On March 31, 2021, Governor Cuomo signed into law the Marijuana Regulation and Taxation Act legalizing the use of recreational marijuana.  This makes New York the 15th state to do so. Among other things, the law allows adults 21 years and older to possess up to three ounces of cannabis for recreational purposes or 24 grams of concentrated forms of the drug, such as oils. Although smoking cannabis in public will be permitted wherever smoking tobacco is allowed, smoking marijuana will still not be allowed in workplaces.

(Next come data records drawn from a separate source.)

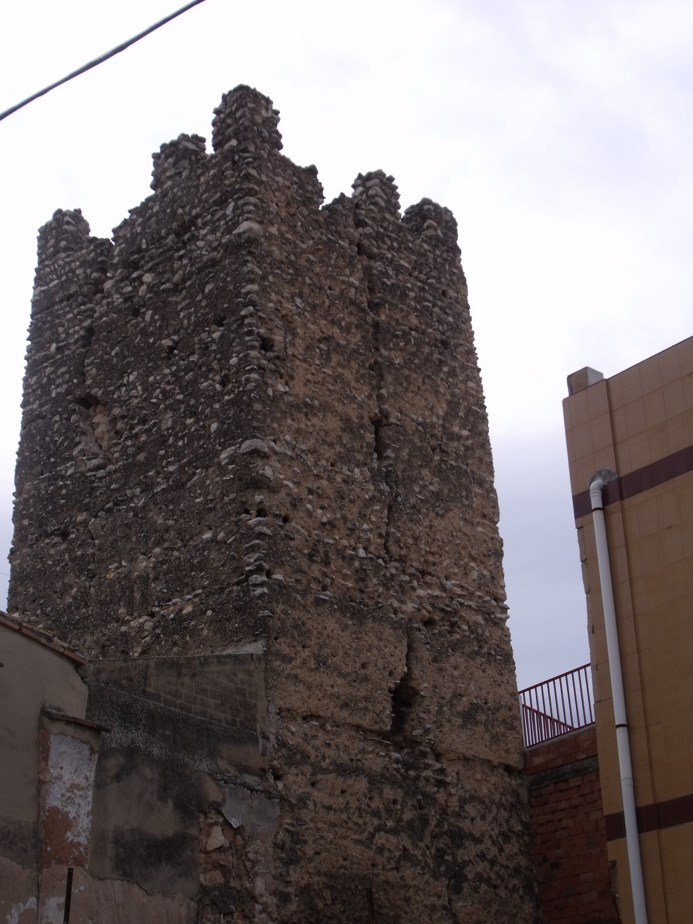 Torre árabe de Godelleta.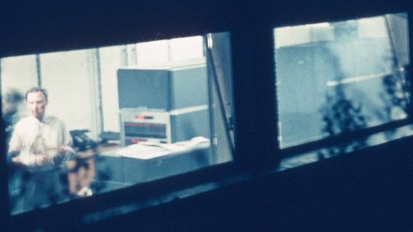 Rechenanlage IBM 650 an der TH Darmstadt, 1957 nachts mit Anwender Rolf Hagedorn (CERN), Lochkarteneinheit, Rechner und Stromversorgungseinheit.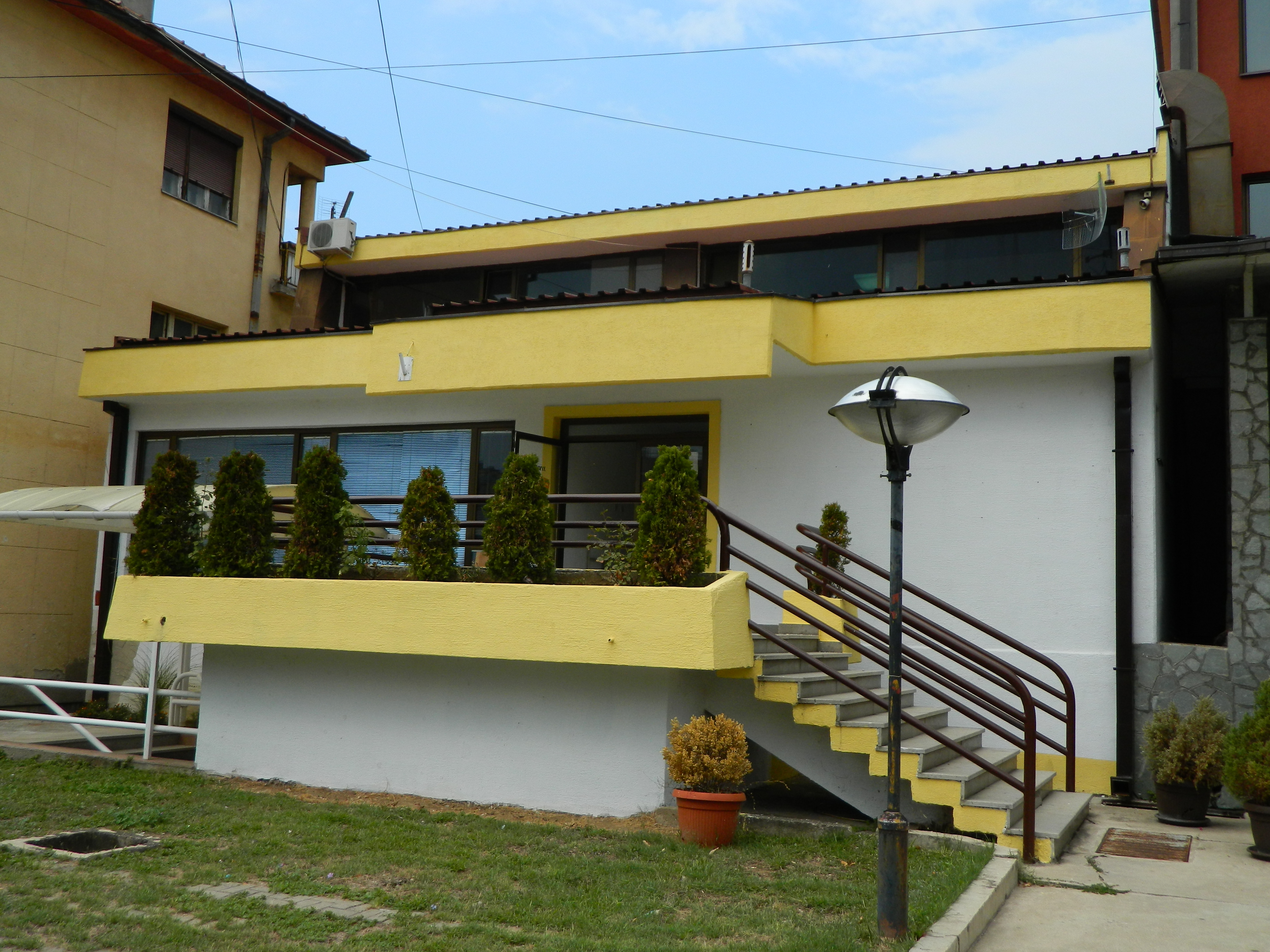 Nova zgrada - Biblioteka "Radoje Domanović", Surdulica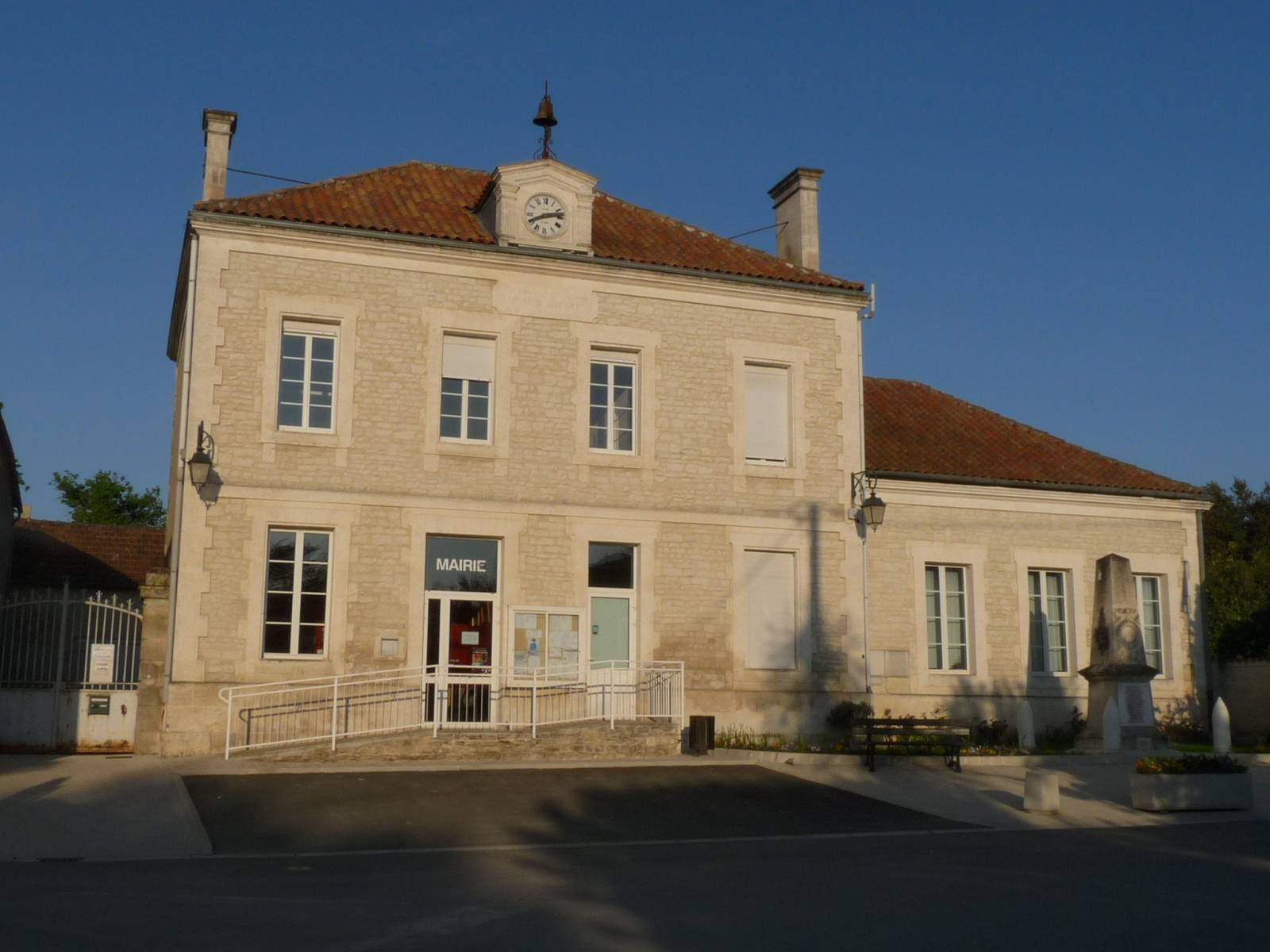 Mairie de Douzat, Charente, France

This new law will create issues with respect to drug free workplace policies. While the law does not contain a provision similar to that in the Compassionate Care Act in which a certified patient is deemed have a “disability” thereby making it illegal to discriminate against an employee who is a certified patient on the basis that he or she uses medical marijuana, the legal use of marijuana creates its own issues for an employer since an employee can test positive for marijuana days after having last used the drug.  While it is too early to know how the law will develop in this area, it is suggested that, with regard to disciplinary action against an employee who tests positive for marijuana use, that the employer’s focus should be on whether the employee is able to properly perform his job, and whether the use of marijuana negatively impacts on the quality of his work or productivity, creates a dangerous or unhealthy work environment, or raises safety concerns.  Indeed, New York Labor Law 201-d(1)(b) specifically provides in relevant part that unless otherwise provided by law, “it shall be unlawful for any employer or employment agency to refuse to hire, employ or license, or to discharge from employment or otherwise discriminate against an individual in compensation, promotion or terms, conditions or privileges of employment because of . . .  (b) an individual’s legal use of consumable products, including cannabis in accordance with state law, prior to the beginning or after the conclusion of the employee’s work hours, and off of the employer’s premises and without use of the employer’s equipment or other property.”


[1]           See Pub. Health Law §3360.7(a) for a list of the serious conditions covered by the Act.